Brian Kardell: Yeah, I remember maybe in the mid 2000s, reading article that somebody wrote on the inner workings of WebKit and the introduction of bloom filters and how selector matching works and why it's important to do that. I was at the time writing a little library that did try to do the naive thing and sort of match like jQuery would match with a tree walk for everything. If everything takes a tree walk like, wow, you're in big trouble.
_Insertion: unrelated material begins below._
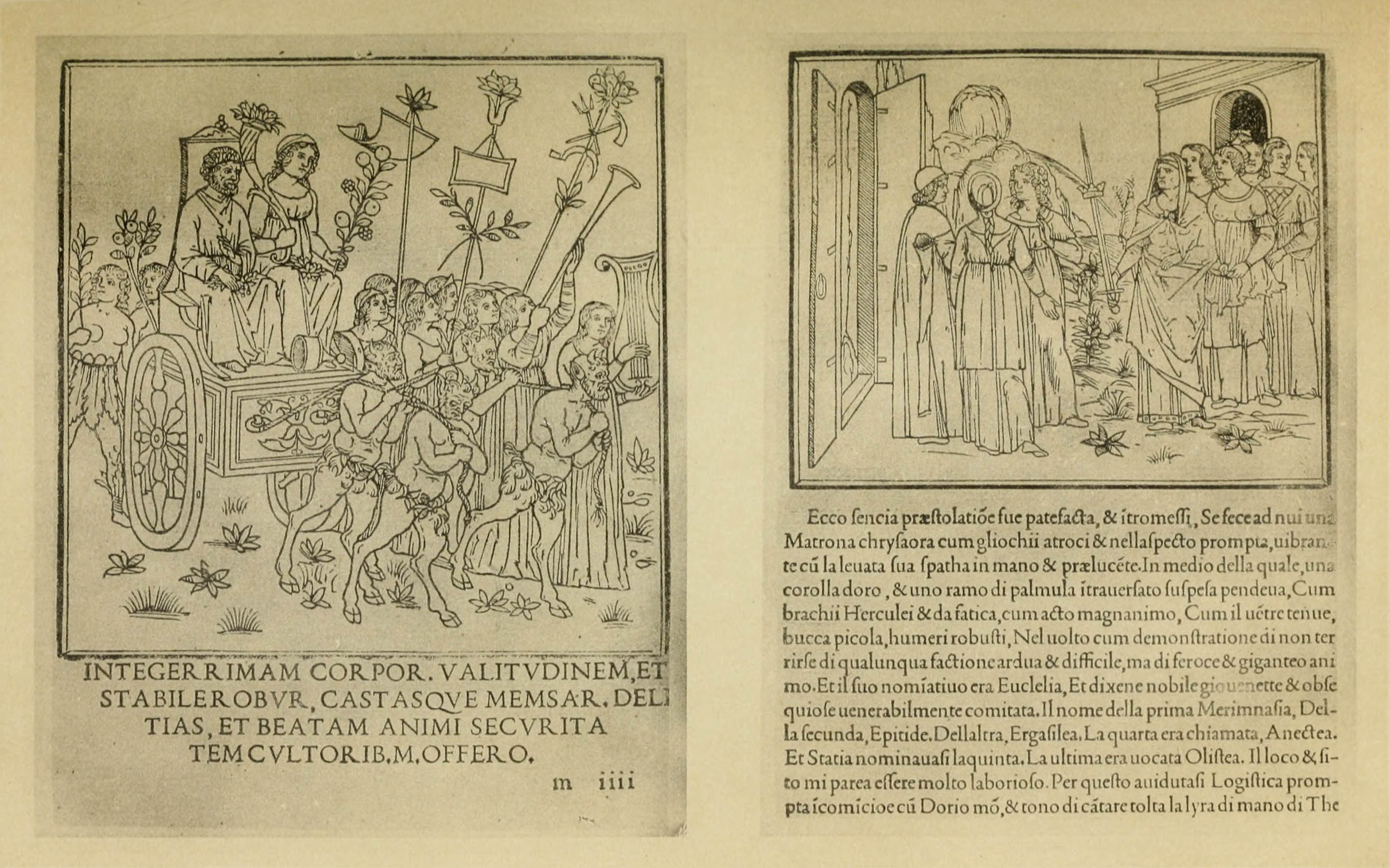 DEUX PAGES DU SONGE DE POLIPHILE I. — Triomphe de Vertumne et de Pomone. « … Telles les Hamadryades et les chanteuses d’Hyménées dansaient autours de Vertumne fleurs, du front ceint de roses safranées, le giron plein de fleurs amies de la saison que ramène le Bélier laineux. Il était assis en triomphe sur un chariot fort antique, trainé par quatres faunes cornus : auprès de lui sa chère Pomone, couronné de fruits et laissant pendre la masse de sa chevelure d’or. En avant du char, une femme élevait un trophée de sarcloirs, de fourches et de faucilles, avec cette inscription peinte sur un cartouche : « La parfaite santé du corps, des muscles vigoureux, les chastes plaisirs de la table, l’heureuse sécurité de l’esprit, sont les dons que je fais à mes dévots. » II. — Poliphile rencontre la matrone Enclélie. Euclélie (la gloire) est reconnaissable à son visage sévère et à son glaive où pendent une couronne et une palme. Derrière cette imposante figure, s'avancent ses suivantes, Mérimnasia, Epitidis, Ergasilée, Anactéa, Statia et Olistée.

Ian Kilpatrick: Yeah. So that's a little bit outside of my wheelhouse. I've got a working understanding of you don't want to have to recalcStyle for the entire tree. You want to try and find the minimal set that you need to invalidate on, and so that's broadly speaking what those bloom filters are used for. But the rendering pipeline sort of has these caches and these tricks. The rendering pipeline to make everything fast fundamentally is an elaborate set of caches. At the style stage, we have caches to go like, 'Hey, we don't need to recalculate style for this element.' We know that it's not affected by this dynamic change you've done to your CSS or HTML. It's got a whole bunch of other caches as well to make sure that we can create styles quickly and stuff like that. So we broadly speaking have two classes of caches. We have a cache for what we call the min max content sizes and a layout cache. Paint has a whole series of caches as well. So if we know that element hasn't changed fundamentally, layout wise, like its geometry hasn't changed and its style hasn't changed, we can reuse all the paint commands we've generated. Then the later stages have caches as well. So to get anything here fast to make sure that we can do these dynamic changes in sub-millisecond type time, the whole system is invoking a cache pretty much at every single level and potentially multiple different caches. So that's the only trick that we've got up our sleeve to make any of this remotely fast. Otherwise, we'd be behaving like '90s era things. And we sometimes do need to fall back to that will be recomputing the whole world the whole time. But the rendering pipeline, elaborate set of caches, that's all it fundamentally is.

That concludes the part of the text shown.